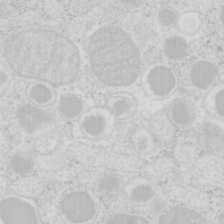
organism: Mouse
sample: Pancreas
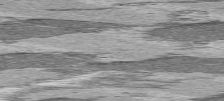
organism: C57BL Mouse
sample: Heart
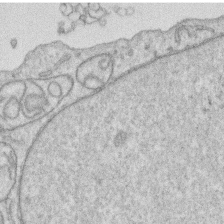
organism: Human
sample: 1205lu cells
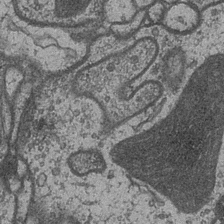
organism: Drosophila
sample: Optic medulla
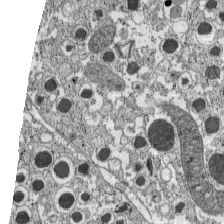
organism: C57BL Mouse
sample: Pancreatic islet
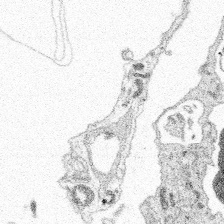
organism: Spongilla lacustris
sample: Multiple
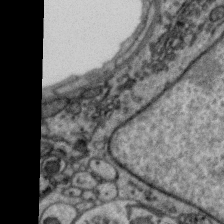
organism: Zebra finch
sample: Brain
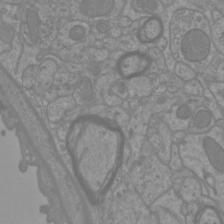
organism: Mouse
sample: Cortical neurons

■ **What is needed**
Start at the line that contains "organism: Drosophila" and retype every line through the end of the entries above, both ends included. Exclude all pictures.

■ **Exercise solution**
organism: Drosophila
sample: Optic medulla
organism: C57BL Mouse
sample: Pancreatic islet
organism: Spongilla lacustris
sample: Multiple
organism: Zebra finch
sample: Brain
organism: Mouse
sample: Cortical neurons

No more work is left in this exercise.